This week you will have the opportunity to experience this unique body energy work at Kocoon spa's new space with our visiting practitioner Gyan Amin, who has more then 20 years of experience in this field, and more 10 years of experience giving sessions and teaching Thai Yoga Massage.

A Therapeutic Thai Yoga Massage session is a full body treatment for body, mind and spirit that clears energy blocks, makes muscles and joints feel young and free and put the client in a state of deep relaxation where deep, healing, spiritual experiences are possible.

Our special introduction price at Kocoon spa for this week is 60 min | 600 rmb.

In one hour Gyan will do a consultation, a body reading, a guided meditation and a short bodywork to give you a first impression of this special massage technique.

If you can, we recommend you to book a full body work session of 90 min | 800rmb (special introduction price).

Unfortunately we can only accept cash payment for the moment, we apologize for the inconvenience this may cause.

If you are interested make sure to reserve as soon as possible, as Gyan is only in Beijing for THIS WEEK!

Venue: Kocoon Spa, Taiyue Suites,16 San­l­i­tun South Road, Chaoyang Dis­trict, Bei­jing

To book your session: 137 178 434 06 or simply reply to this mail!

--- The Massage helps with low energy in the body, sore shoulders back or neck, stiff joints, lower back pain, muscles pain, nerves disorder and much more. First there will be a short interview with the client; finding out in depth the different body-mind-spirit issues which are happening for the individual.
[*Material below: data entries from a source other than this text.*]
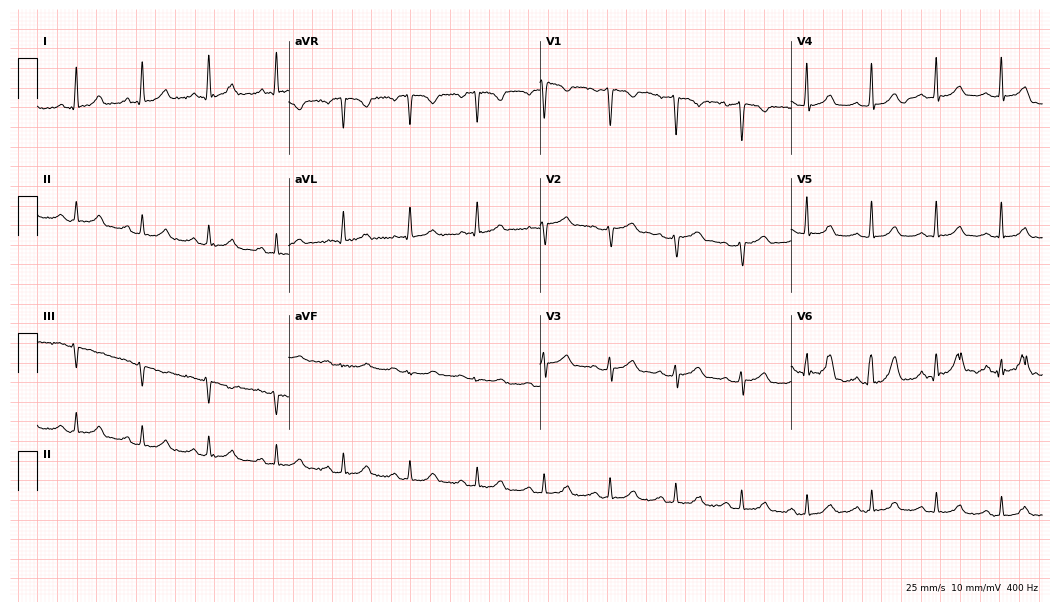
12-lead ECG from a female patient, 49 years old. Recorded interpretation: within normal limits.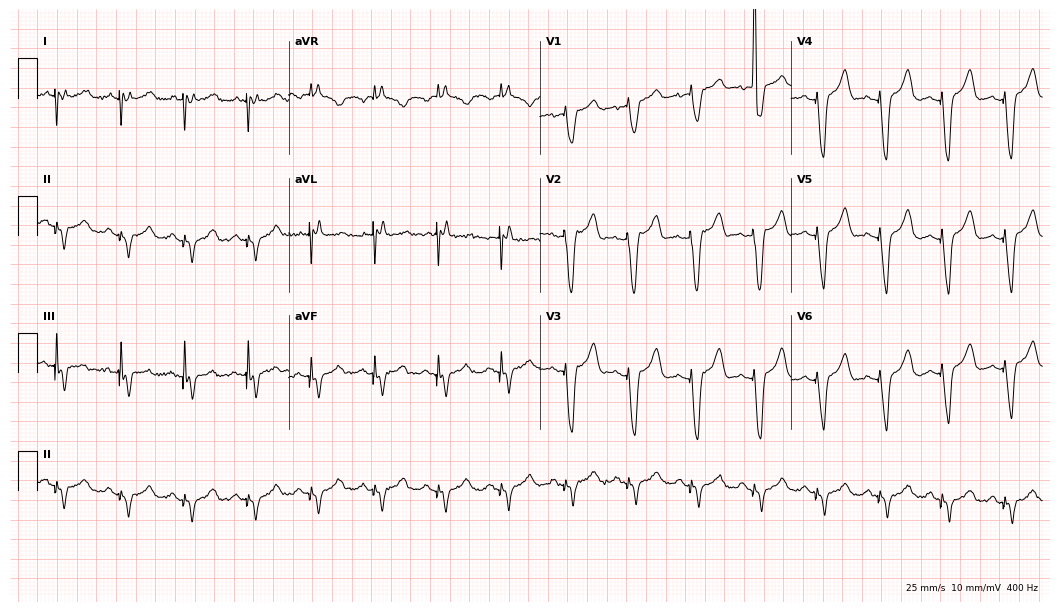
12-lead ECG from an 85-year-old woman. No first-degree AV block, right bundle branch block, left bundle branch block, sinus bradycardia, atrial fibrillation or sinus tachycardia recorded for this tracing.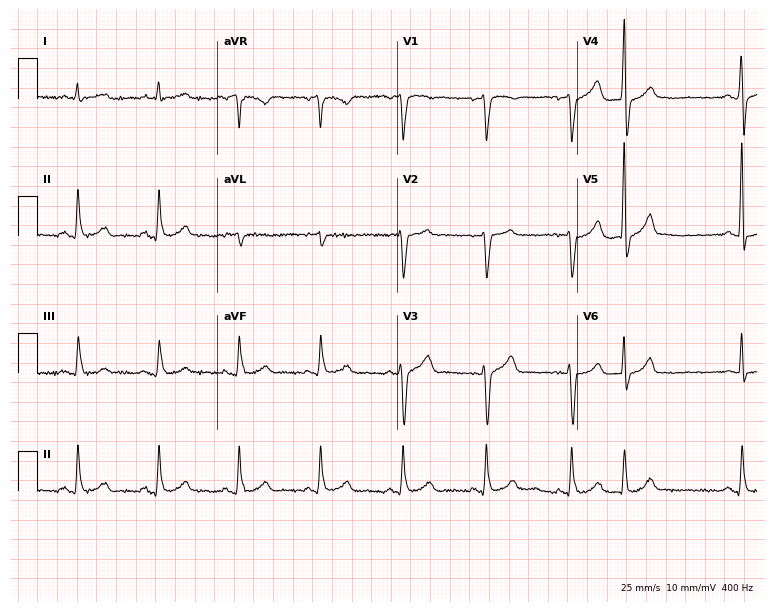
Standard 12-lead ECG recorded from a 59-year-old male patient (7.3-second recording at 400 Hz). Read as a normal ECG.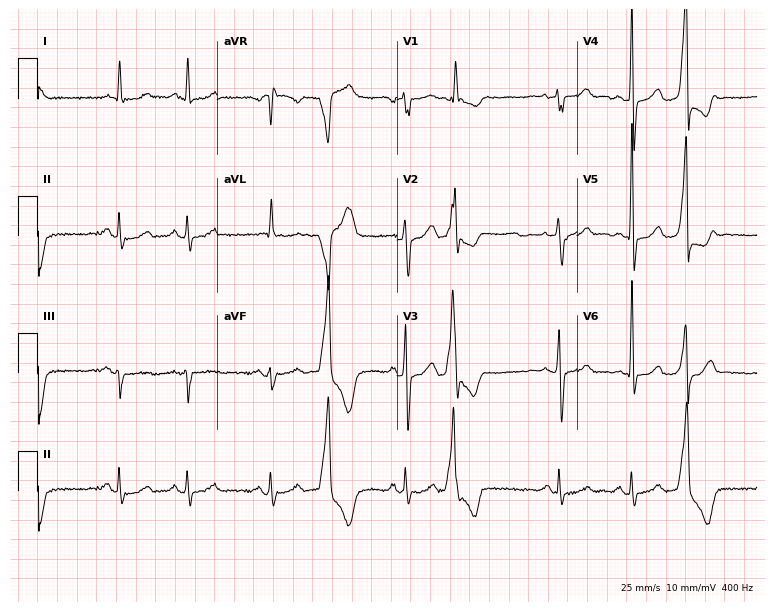
Standard 12-lead ECG recorded from a male patient, 66 years old (7.3-second recording at 400 Hz). None of these six findings is recorded: first-degree AV block, right bundle branch block (RBBB), left bundle branch block (LBBB), sinus bradycardia, atrial fibrillation (AF), sinus tachycardia. Other findings, if any, are not listed.

The session includes a physical check with special attention on body posture and spine alignment. Then the therapist will move to Thai style bodywork. Using thumbs, palms and elbow presses (and sometimes even feet and knees). He helps the receiver to relax tight muscles to release stiff joints and to free the life energy of the body. In addition Gyan will preform, based on the individual case, different Yoga-like stretches which support the opening and healing process.

"I just got my first Thai Yoga Massage with Gyan and it was amazing! A spiritual experience that combined meditation and an authentic, invigorating body work...feeling great, feeling free." Johanna

ABOUT GYAN:

Gyan taught Thai Yoga Massage and gave sessions in his home country Israel and in Taiwan where he lived for few years and studied Mandarin Chinese. At present he lives in Chiang Mai, Thailand. A wonderful place for a Thai Massage lover… For him, Thai Yoga Massage  is a spiritual discipline, a way to express and share love and light. "Giving a session is a meditation of breath awareness and a chance of opening my heart in compassion, thus bringing the treatment to a deep level of spiritual communion and healing." Gyan Video about Thai Yoga Massage with Gyan ( with your VPN)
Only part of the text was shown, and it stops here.